Em Março de 2022, quando as negociações entre ucranianos e russos estavam prestes a começar, o porta-voz dos EUA, Ned Price, foi questionado sobre se os EUA apoiariam um acordo negociado, como proposto por Zelensky. Price respondeu:

«Esta é uma guerra que, em muitos aspectos, é maior do que a Rússia, é maior do que a Ucrânia. O que está em jogo são princípios que é preciso preservar.»

E prosseguiu, sugerindo que a questão tinha mais a ver com a ordem mundial e as regras que os Estados Unidos da América pretendiam defender.


https://2021-2025.state.gov/briefings/department-press-briefing-march-21-2022/


Ou seja, mais uma vez, o objectivo principal não era pôr fim à guerra na Ucrânia na mesa de negociações.


https://www.newsweek.com/us-wants-russia-weakened-so-that-it-can-never-invade-again-1700570

 

O Secretário de Defesa dos EUA, Lloyd Austin, avançou igualmente o objectivo dos EUA na guerra da Ucrânia como sendo o de enfraquecer um rival estratégico, afirmando:

«Queremos ver a Rússia enfraquecida a tal ponto que ela não consiga repetir as acções que realizou na invasão da Ucrânia. Portanto, ela [a Rússia] já perdeu muita capacidade militar. E francamente, muitas das suas tropas. E queremos que ela não tenha a capacidade de reproduzir essa capacidade tão cedo

Surgiu ainda uma declaração mais directa de Leon Panetta, ex-director da CIA, que argumentou também em Março de 2022:

«Estamos envolvidos num conflito. É uma guerra por procuração com a Rússia, quer o assumamos ou não. A maneira de obter vantagem é, francamente, avançar e matar russos

No entanto, na comunicação social, a narrativa continuava a ser de que tudo dizia respeito à democracia e à soberania ucranianas.

No entanto, surgiram mais provs no dia 22 de Março de 2022, quando Neil Ferguson na Bloomberg, citando fontes dos governos dos EUA e do Reino Unido, relatou que a preferência agora era por “prolongar o conflito e, assim, desgastar Putin, já que o único objectivo final é acabar com o regime de Putin».

 

https://www.bloomberg.com/opinion/articles/2022-03-22/niall-ferguson-putin-and-biden-misunderstand-history-in-ukraine-war


Ou seja, vemos repetidamente, vindas de vários países ocidentais, especialmente dos EUA e do Reino Unido, declarações de que esta é uma oportunidade para promover uma mudança de regime em Moscovo. Então, por que havemos de ter tanta pressa em acabar com a guerra?


https://www.economist.com/europe/volodymyr-zelensky-on-why-ukraine-must-defeat-putin/21808448


Mas para que tudo fique bem claro, temos nada mais menos do que o Presidente Zelensky, em entrevista à revista The Economist, no dia 27 de Março de 2022. Nessa entrevista, ele afirma.

«Todos têm interesses variados. Há quem, no Ocidente, não se importe com uma guerra longa porque isso significaria exaurir a Rússia, mesmo que tal signifique a destruição da Ucrânia e custe vidas ucranianas. Há certamente interesse de alguns países [em que isso aconteça].»

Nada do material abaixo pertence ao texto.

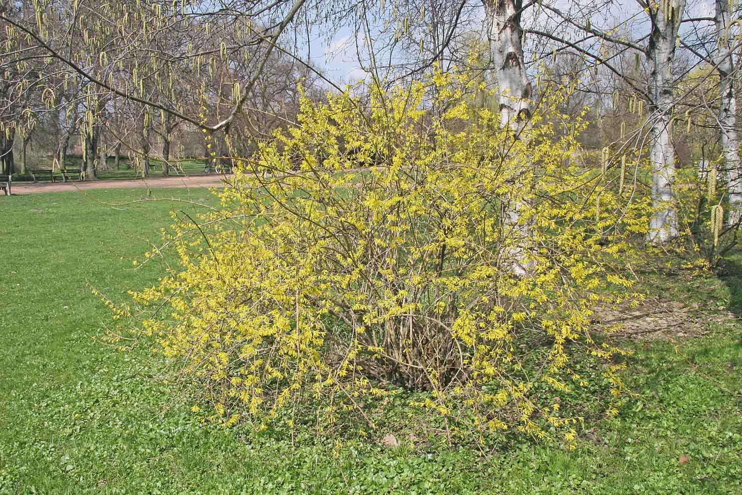 Zlatice prosřední autor:Zp

No entanto, russos e ucranianos encontraram-se em Istambul [de 29 de Março a 5 de Abril de 2022]  para negociar o fim da guerra.

Registaram-se grandes progressos, e as partes estiveram até perto de um acordo. No entanto, tudo foi sabotado pelos EUA e pelo Reino Unido, em grande parte por Boris Johnson, que foi a Kiev e declarou aos ucranianos exactamente o que os EUA e o Reino Unido não fariam: apoiar qualquer acordo de paz a curto prazo.


https://www.pravda.com.ua/eng/articles/2022/05/05/7344096/
 

Segundo os meios de comunicação ucranianos, Boris Johnson foi a Kiev e transmitiu a seguinte mensagem, conforme se pode ler no jornal Ukrainian Pravda: “Primeiro, Putin é um criminoso de guerra. Não se pode negociar com ele, é preciso pressioná-lo. Segundo, mesmo que a Ucrânia esteja disposta a assinar um acordo de garantias com Putin, eles [o Reino Unido e os EUA] não estão dispostos a tal .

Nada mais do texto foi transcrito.